━━━━━ RECORDS

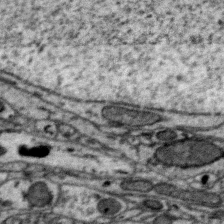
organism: Zebra finch
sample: Brain
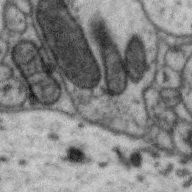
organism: Zebra finch
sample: Brain
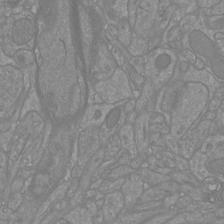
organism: Mouse
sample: Cortical neurons
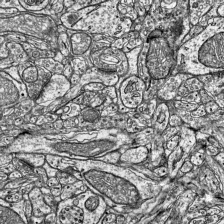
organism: Mouse
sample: Visual Cortex
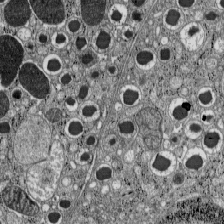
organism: C57BL Mouse
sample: Pancreatic islet
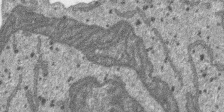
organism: Human
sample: Lung epithelial cells infected with SARS-CoV-2
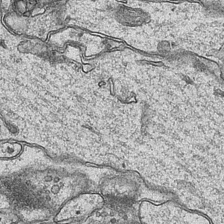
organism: Mouse
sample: CA1 Hippocampus
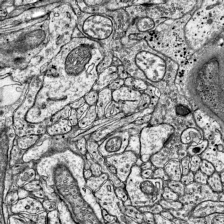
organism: Mouse
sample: Visual Cortex
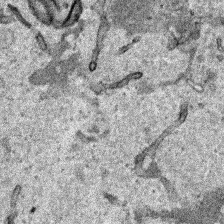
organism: Human
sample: Mitochondria in HCT116 cells
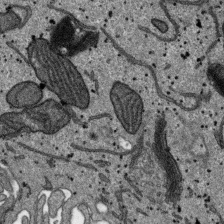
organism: Human
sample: Lung epithelial cells, uninfected (mock) control
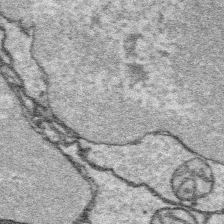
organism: Platynereis dumerilii
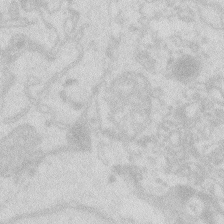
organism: Zebrafish
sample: Macrophage
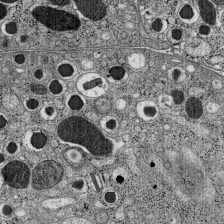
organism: C57BL Mouse
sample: Pancreatic islet
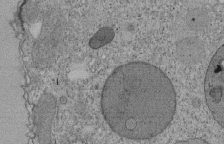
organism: Tetrahymena
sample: Cilia in tetrahymena
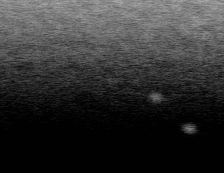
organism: Human
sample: HeLa cells
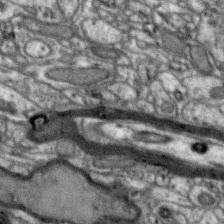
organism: Zebra finch
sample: Brain
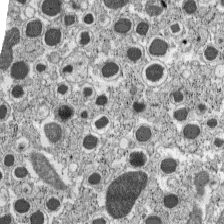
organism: C57BL Mouse
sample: Pancreatic islet
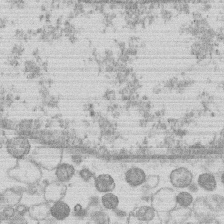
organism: Human
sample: Macrophage cells
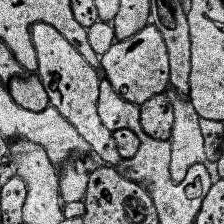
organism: Human
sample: Temporal Lobe
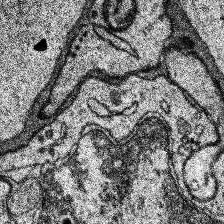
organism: Human
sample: Temporal Lobe
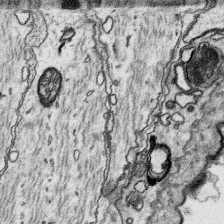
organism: Platynereis dumerilii
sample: Parapodia
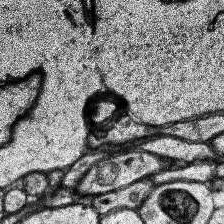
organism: Human
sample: Temporal Lobe
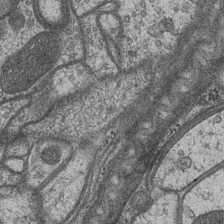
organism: Drosophila
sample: Optic medulla
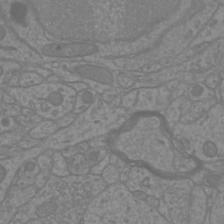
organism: Mouse
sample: Cortical neurons
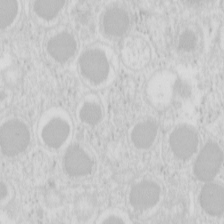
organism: Mouse
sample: Pancreas
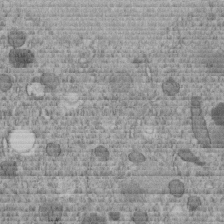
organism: C. elegans
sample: C. elegans embryo early stage
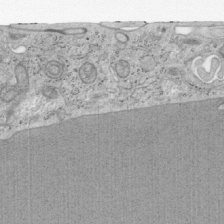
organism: Human
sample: HeLa cells
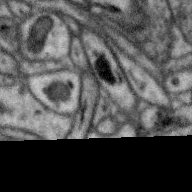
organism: Zebra finch
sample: Brain
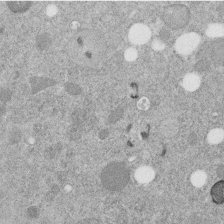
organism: C. elegans
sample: C. elegans embryo early stage
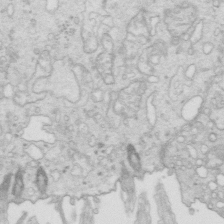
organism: Mouse
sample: Multiciliated cells
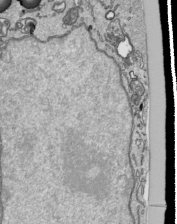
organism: Human
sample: Mitochondria in HCT116 cells
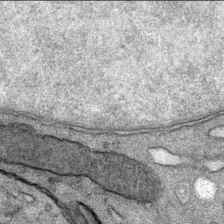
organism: Mouse
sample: Mouse Salivary gland
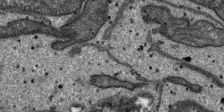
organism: Human
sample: Lung epithelial cells, uninfected (mock) control
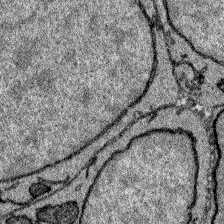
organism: Zebrafish
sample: Larval olfactory bulb
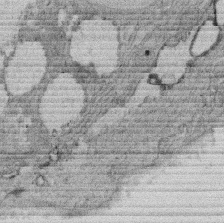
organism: Rat
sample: Salivary granule
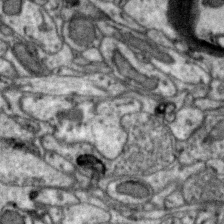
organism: Zebra finch
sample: Brain
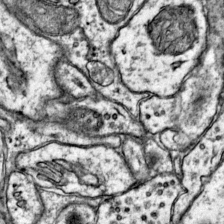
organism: Mouse
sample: Primary visual cortex
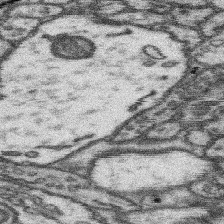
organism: Mouse
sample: Somatosensory cortex neuropil
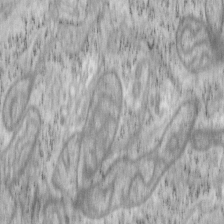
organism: Human
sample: HeLa cells
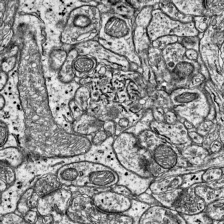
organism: Mouse
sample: Visual Cortex
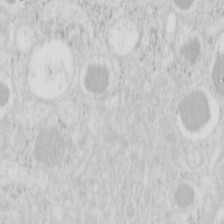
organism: Mouse
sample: Pancreas
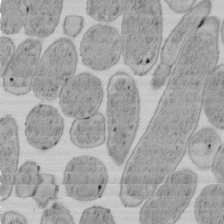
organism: E. coli
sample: Bacterial nucleoid
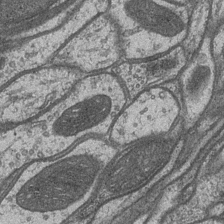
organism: Drosophila
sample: Optic medulla
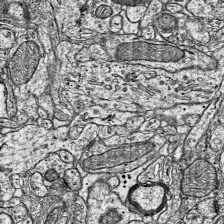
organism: Mouse
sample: Visual Cortex
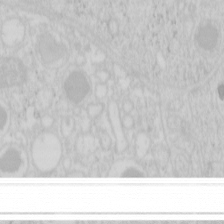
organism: Mouse
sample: Pancreas
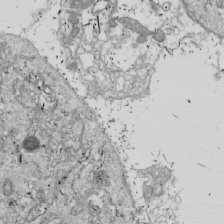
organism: Drosophila
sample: Cell division; meiosis; drosophila spermatocytes
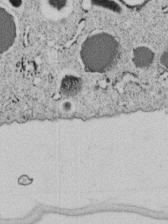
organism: C. elegans
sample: C. elegans embryo early stage
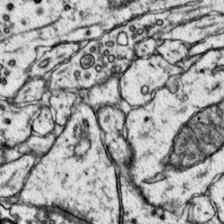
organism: Mouse
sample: Primary visual cortex
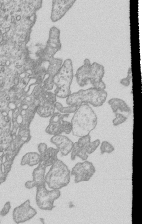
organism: Human
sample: MDA-MB-231 cells
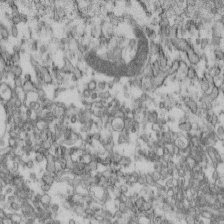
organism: Mouse
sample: Cilia; retinal pigment epithelium
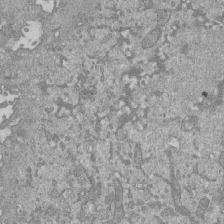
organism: Mouse
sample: ED-1 cell nuclei; centrioles
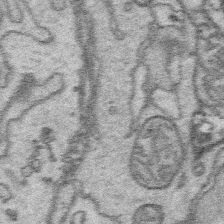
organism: Platynereis dumerilii
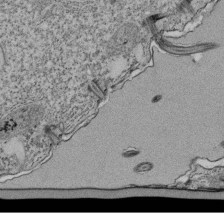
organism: Tetrahymena
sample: Cilia in tetrahymena
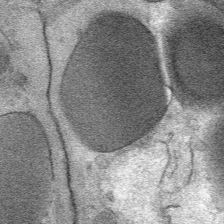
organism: Mouse
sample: Mouse Salivary gland
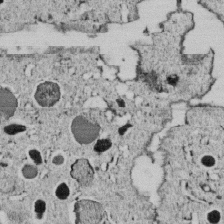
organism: C. elegans
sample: C. elegans embryo early stage
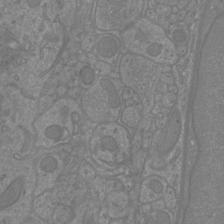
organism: Mouse
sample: Cortical neurons
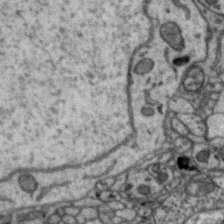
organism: Zebra finch
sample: Brain
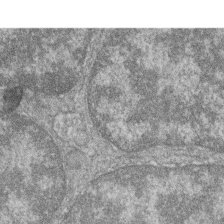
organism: Zebrafish
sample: Cilia; retinal pigment epithelium
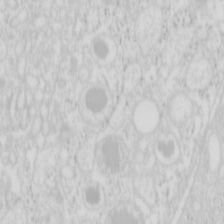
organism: Mouse
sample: Pancreas
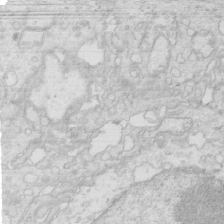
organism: Mouse
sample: Multiciliated cells
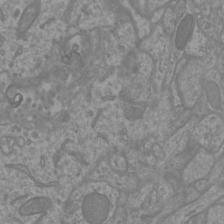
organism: Mouse
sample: Cortical neurons
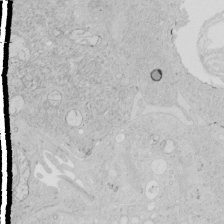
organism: Human
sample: Mitochondria in HCT116 cells
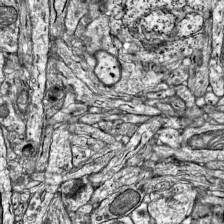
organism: Mouse
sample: Visual Cortex
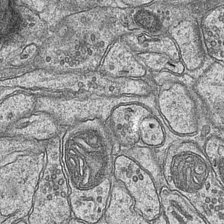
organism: Mouse
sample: CA1 Hippocampus
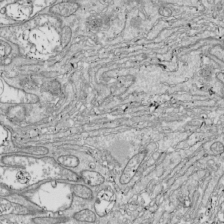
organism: Drosophila
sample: Cell division; meiosis; drosophila spermatocytes
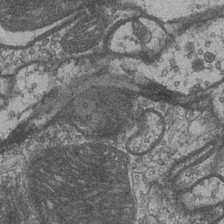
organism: Drosophila
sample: Optic medulla
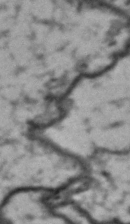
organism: Drosophila
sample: Brain
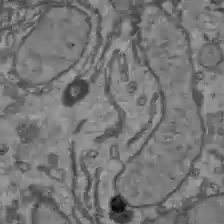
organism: C57BL Mouse
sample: Liver
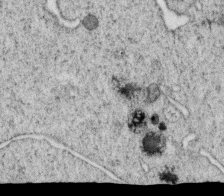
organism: C. elegans
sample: C. elegans oocyte; sperm cells
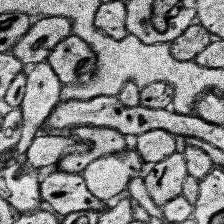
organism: Human
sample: Temporal Lobe
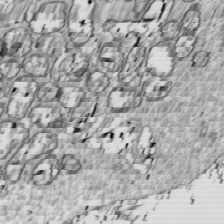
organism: Drosophila
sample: Cell division; meiosis; drosophila spermatocytes
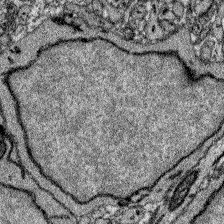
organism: Zebrafish
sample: Larval olfactory bulb
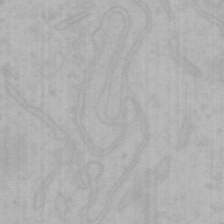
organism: Mouse
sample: Choroid plexus
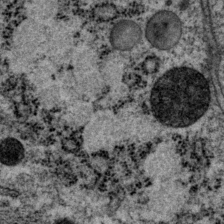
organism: P. pacificus
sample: Pharynx
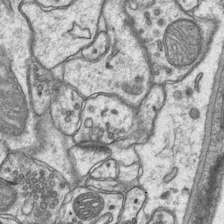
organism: Mouse
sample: CA1 Hippocampus
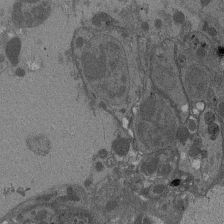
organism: Drosophila
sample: Antenna
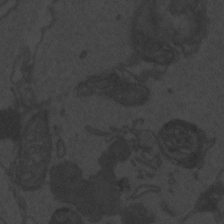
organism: Zebrafish
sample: Macrophage infected with Toxoplasma gondii
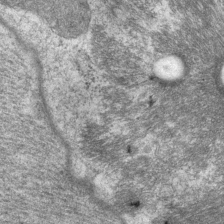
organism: P. pacificus
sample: Pharynx
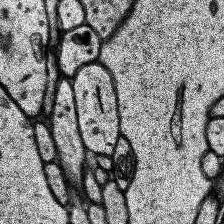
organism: Human
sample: Temporal Lobe
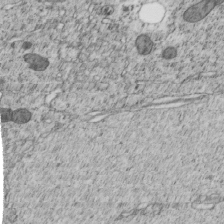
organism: C. elegans
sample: C. elegans embryo early stage
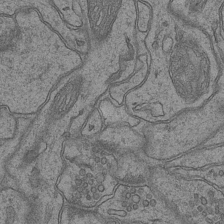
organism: Mouse
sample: CA1 Hippocampus
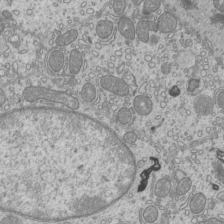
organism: Mouse
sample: Cilia; mouse epididymis
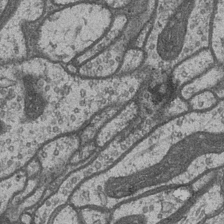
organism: Drosophila
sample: Optic medulla
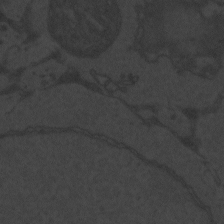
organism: Zebrafish
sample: Macrophage infected with Toxoplasma gondii
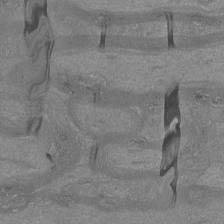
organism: Mouse
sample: Cortical neurons
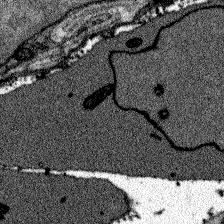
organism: Zebrafish
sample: Larval olfactory bulb
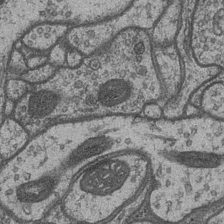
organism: Drosophila
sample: Optic medulla
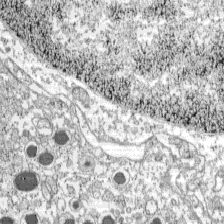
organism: C57BL Mouse
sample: Pancreatic islet
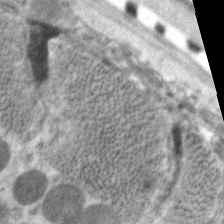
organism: C. elegans
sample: Pharynx
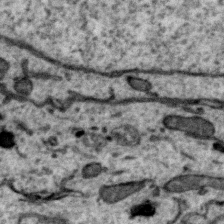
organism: Zebra finch
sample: Brain
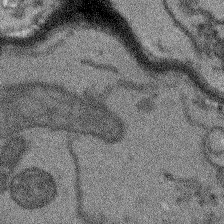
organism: Arabidopsis thaliana
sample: Root tip
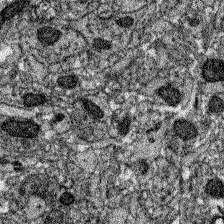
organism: Zebrafish
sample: Larval olfactory bulb

━━━━━━━━━━

### TASK REQUIREMENTS
The full data, repeated exactly and stripped of its pictures, is the expected answer.

### RESPONSE
organism: Zebra finch
sample: Brain
organism: Zebra finch
sample: Brain
organism: Mouse
sample: Cortical neurons
organism: Mouse
sample: Visual Cortex
organism: C57BL Mouse
sample: Pancreatic islet
organism: Human
sample: Lung epithelial cells infected with SARS-CoV-2
organism: Mouse
sample: CA1 Hippocampus
organism: Mouse
sample: Visual Cortex
organism: Human
sample: Mitochondria in HCT116 cells
organism: Human
sample: Lung epithelial cells, uninfected (mock) control
organism: Platynereis dumerilii
organism: Zebrafish
sample: Macrophage
organism: C57BL Mouse
sample: Pancreatic islet
organism: Tetrahymena
sample: Cilia in tetrahymena
organism: Human
sample: HeLa cells
organism: Zebra finch
sample: Brain
organism: C57BL Mouse
sample: Pancreatic islet
organism: Human
sample: Macrophage cells
organism: Human
sample: Temporal Lobe
organism: Human
sample: Temporal Lobe
organism: Platynereis dumerilii
sample: Parapodia
organism: Human
sample: Temporal Lobe
organism: Drosophila
sample: Optic medulla
organism: Mouse
sample: Cortical neurons
organism: Mouse
sample: Pancreas
organism: C. elegans
sample: C. elegans embryo early stage
organism: Human
sample: HeLa cells
organism: Zebra finch
sample: Brain
organism: C. elegans
sample: C. elegans embryo early stage
organism: Mouse
sample: Multiciliated cells
organism: Human
sample: Mitochondria in HCT116 cells
organism: Mouse
sample: Mouse Salivary gland
organism: Human
sample: Lung epithelial cells, uninfected (mock) control
organism: Zebrafish
sample: Larval olfactory bulb
organism: Rat
sample: Salivary granule
organism: Zebra finch
sample: Brain
organism: Mouse
sample: Primary visual cortex
organism: Mouse
sample: Somatosensory cortex neuropil
organism: Human
sample: HeLa cells
organism: Mouse
sample: Visual Cortex
organism: Mouse
sample: Pancreas
organism: E. coli
sample: Bacterial nucleoid
organism: Drosophila
sample: Optic medulla
organism: Mouse
sample: Visual Cortex
organism: Mouse
sample: Pancreas
organism: Drosophila
sample: Cell division; meiosis; drosophila spermatocytes
organism: C. elegans
sample: C. elegans embryo early stage
organism: Mouse
sample: Primary visual cortex
organism: Human
sample: MDA-MB-231 cells
organism: Mouse
sample: Cilia; retinal pigment epithelium
organism: Mouse
sample: ED-1 cell nuclei; centrioles
organism: Platynereis dumerilii
organism: Tetrahymena
sample: Cilia in tetrahymena
organism: Mouse
sample: Mouse Salivary gland
organism: C. elegans
sample: C. elegans embryo early stage
organism: Mouse
sample: Cortical neurons
organism: Zebra finch
sample: Brain
organism: Zebrafish
sample: Cilia; retinal pigment epithelium
organism: Mouse
sample: Pancreas
organism: Mouse
sample: Multiciliated cells
organism: Mouse
sample: Cortical neurons
organism: Human
sample: Mitochondria in HCT116 cells
organism: Mouse
sample: Visual Cortex
organism: Mouse
sample: CA1 Hippocampus
organism: Drosophila
sample: Cell division; meiosis; drosophila spermatocytes
organism: Drosophila
sample: Optic medulla
organism: Drosophila
sample: Brain
organism: C57BL Mouse
sample: Liver
organism: C. elegans
sample: C. elegans oocyte; sperm cells
organism: Human
sample: Temporal Lobe
organism: Drosophila
sample: Cell division; meiosis; drosophila spermatocytes
organism: Zebrafish
sample: Larval olfactory bulb
organism: Mouse
sample: Choroid plexus
organism: P. pacificus
sample: Pharynx
organism: Mouse
sample: CA1 Hippocampus
organism: Drosophila
sample: Antenna
organism: Zebrafish
sample: Macrophage infected with Toxoplasma gondii
organism: P. pacificus
sample: Pharynx
organism: Human
sample: Temporal Lobe
organism: C. elegans
sample: C. elegans embryo early stage
organism: Mouse
sample: CA1 Hippocampus
organism: Mouse
sample: Cilia; mouse epididymis
organism: Drosophila
sample: Optic medulla
organism: Zebrafish
sample: Macrophage infected with Toxoplasma gondii
organism: Mouse
sample: Cortical neurons
organism: Zebrafish
sample: Larval olfactory bulb
organism: Drosophila
sample: Optic medulla
organism: C57BL Mouse
sample: Pancreatic islet
organism: C. elegans
sample: Pharynx
organism: Zebra finch
sample: Brain
organism: Arabidopsis thaliana
sample: Root tip
organism: Zebrafish
sample: Larval olfactory bulb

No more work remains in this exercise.